Friday, February 10, 2017

Samuel H. Turner's 1850 dedication to Clement C. Moore

The dedication to Dr. Moore is expressed in terms so chaste, and evince so sincere an appreciation of a good man's life and labors, that we have concluded to publish it, being alike honorable to the Professor of Biblical Learning, and the brother who occupies the chair of Oriental and Greek Literature. --"Book Table," Episcopal Recorder, February 2, 1850.
To CLEMENT C. MOORE, LL.D., Professor of Oriental and Greek Literature, IN THE GENERAL THEOLOGICAL SEMINARY: To whose Christian liberality, always under the influence of the precept not to let the left hand know what the right hand doeth, this institution is so deeply indebted: whose cultivation of the original Languages of the Sacred Scriptures is alike an honor to himself as a layman, and a noble example for the Clergy, whose thorough honesty of character has gained for him the well earned and enviable reputation of an Israelite indeed, in whom there is no guile, and to whom the Author is indebted for many of those kind attentions which are sometimes the fruit of good neighborhood; and also for comforting sympathy in the severest trials of life, THESE TWO DISCOURSES, with which, after their delivery, he was pleased to express his satisfaction, are most respectfully inscribed.

By his affectionate friend and servant,

SAMUEL H. TURNER. 
Reprinted February 2, 1850 in the Philadelphia Episcopal Recorder, the heartfelt dedication by Samuel Hulbeart Turner to his friend and seminary colleague Clement C. Moore appears in Light in the Church; God's Word the source of divine light; and how it may be most successfully studied; two discourses in the chapel of the General Theological Seminary, December 16, 1849 (New York, 1850).

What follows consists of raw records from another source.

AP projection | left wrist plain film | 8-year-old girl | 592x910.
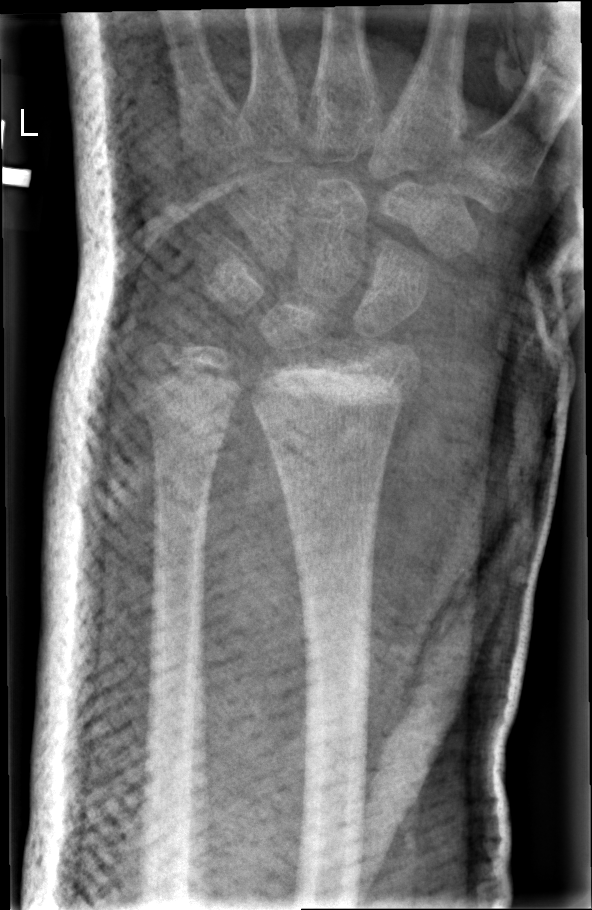 FINDINGS — Fracture — [247, 358, 415, 422].
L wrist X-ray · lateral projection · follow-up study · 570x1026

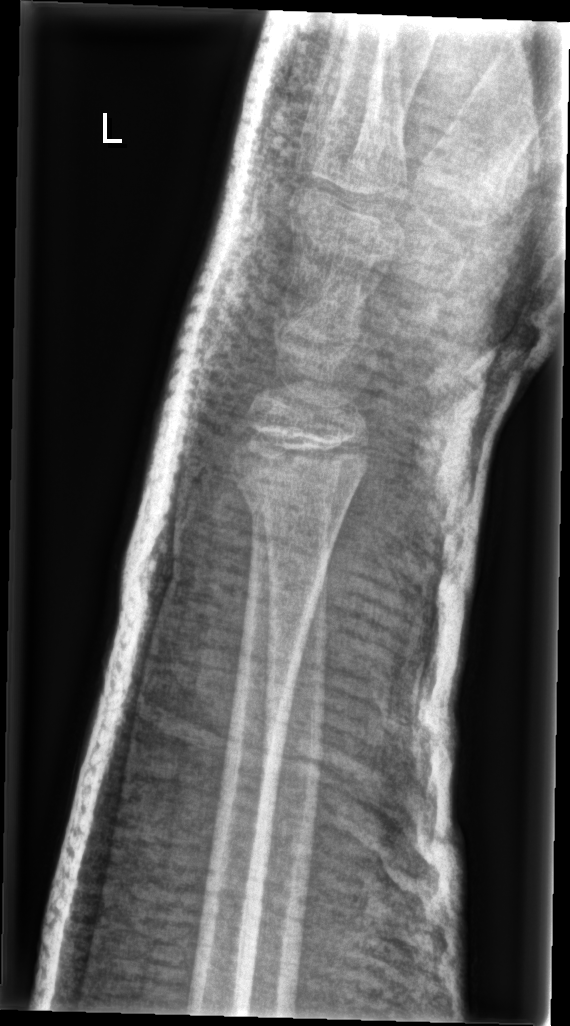

* Pixel coordinates, top-left origin, xyxy.
* Bone fracture: (left=222, top=427, right=374, bottom=523).
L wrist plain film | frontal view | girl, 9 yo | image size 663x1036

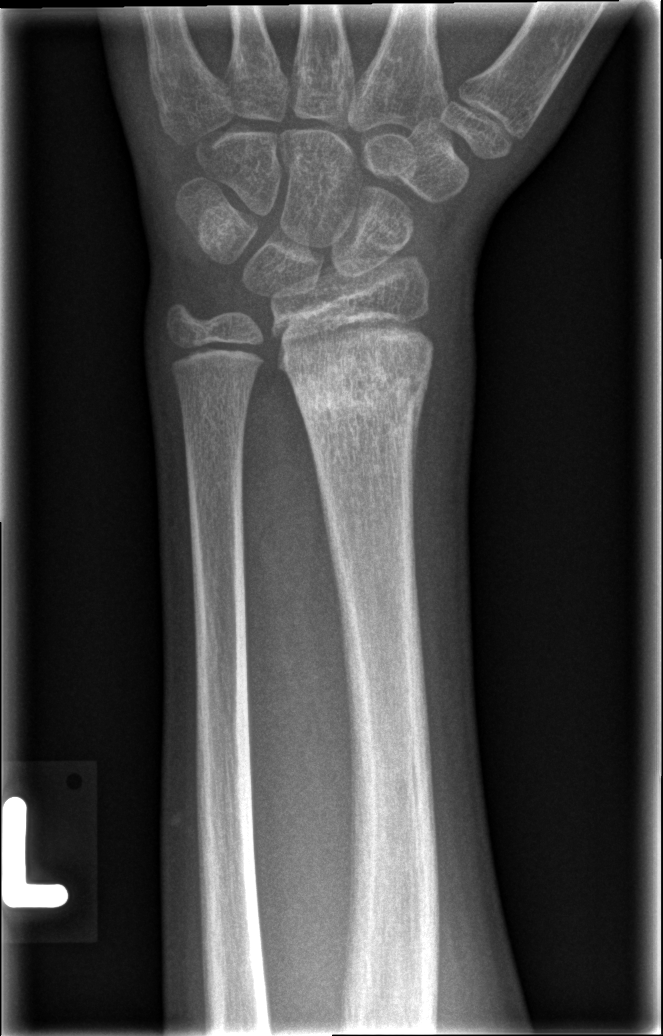
• One Fx at 281 340 436 430.
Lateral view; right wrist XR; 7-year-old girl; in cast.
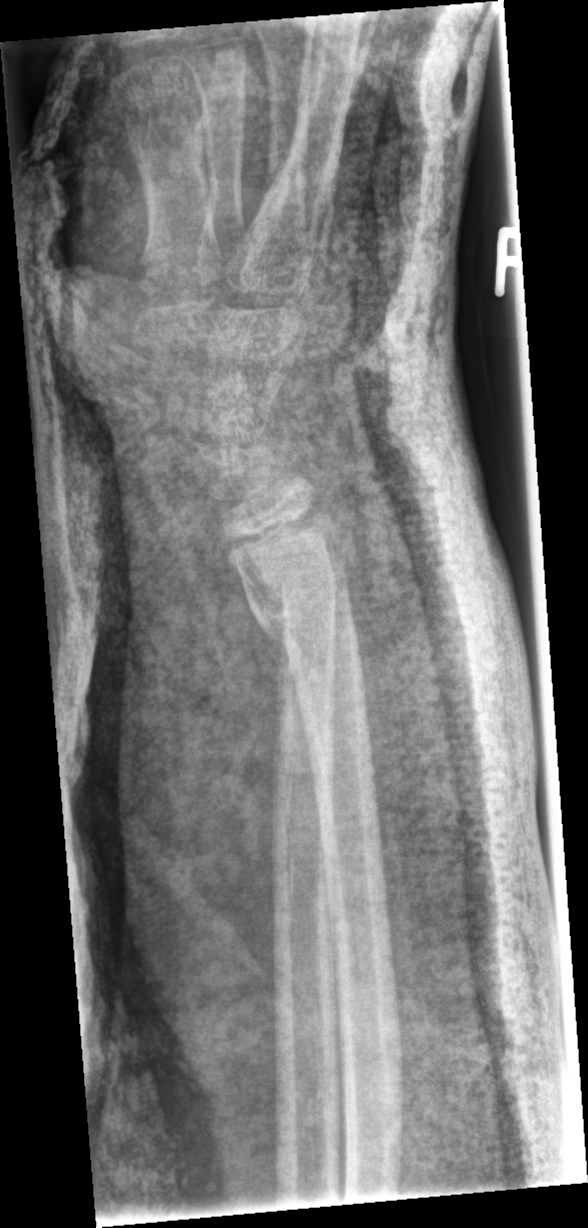 * Boxes as x1,y1,x2,y2 (top-left / bottom-right, pixel units).
* Fx — [x1=237, y1=555, x2=361, y2=654].
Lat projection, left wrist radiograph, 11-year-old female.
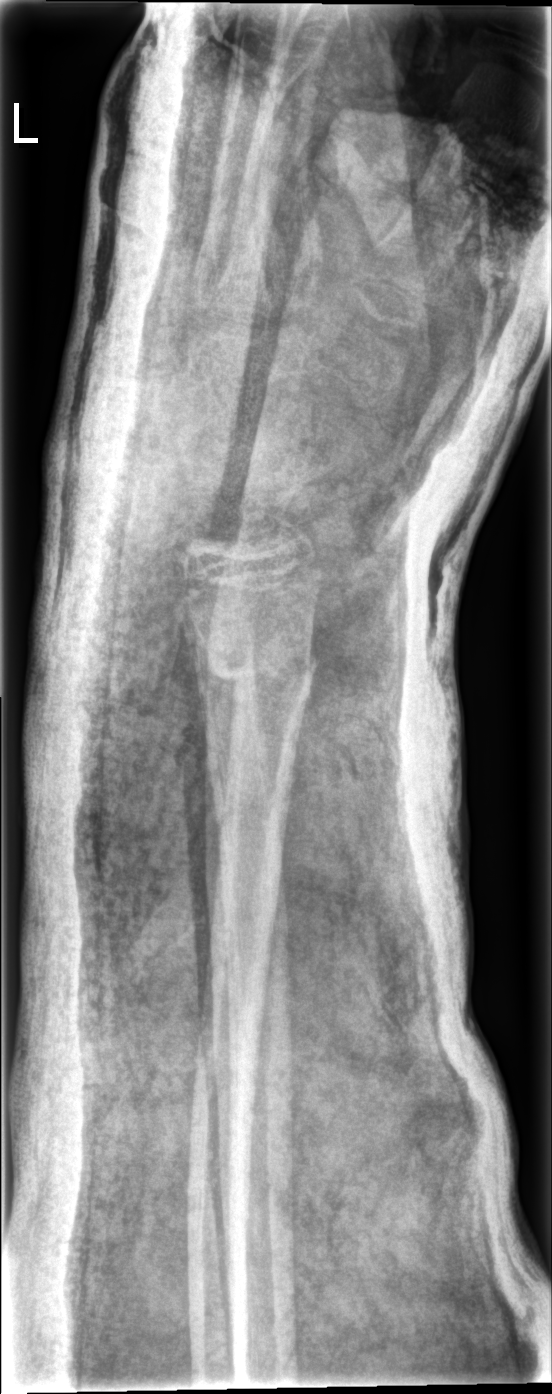
Fracture — 200 643 325 699.
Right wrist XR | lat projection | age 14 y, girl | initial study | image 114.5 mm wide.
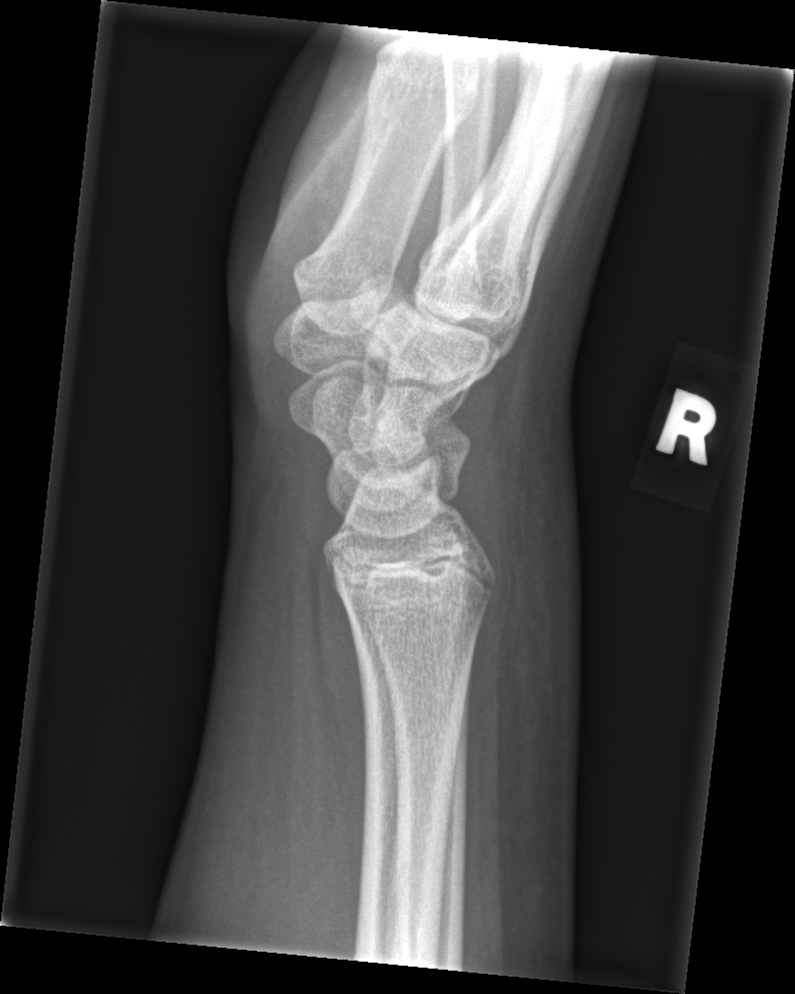
Soft-tissue finding = bbox(468, 373, 582, 823)
Bone fracture = none labeled

In 1826 one student of Moore's, William Croswell, wrote home about his Hebrew teacher in terms both humorous and respectful:
“We are yet in the very rudiments of the Hebrew, and our advances are perfectly snail-like and imperceptible. If Professor MOORE was not one of the most mild and unassuming men of learning in the world, he could never tolerate the stammering and blundering of such full-grown novitiates in the Hebrew horn book. But he is Clement by nature, as well as by name. It is related of HUTCHINS, that he once indulged his disposition for pleasantry by playfully translating a passage of Scripture, 'I love CLEMENT C. MOORE (clemency more) than sacrifice.’” --A Memoir of the Late Rev. William Croswell, D. D.
In The Poet of Christmas Eve, biographer Samuel Patterson observes the widely perceived absence of testimony from former students about Clement C. Moore's teaching style. Patterson cites whatever reports he knows, but unfortunately overlooks the affectionate portrait of Moore in Hebrew class by former student Clarence A. Walworth in The Oxford Movement in America: or, Glimpses of Life in an Anglican Seminary (New York, 1895); Walworth's account originally appeared in the June 1894 issue of Catholic World. Digitized book versions of The Oxford Movement in America are available via the Internet Archive and HathiTrust Digital Library. Enjoy!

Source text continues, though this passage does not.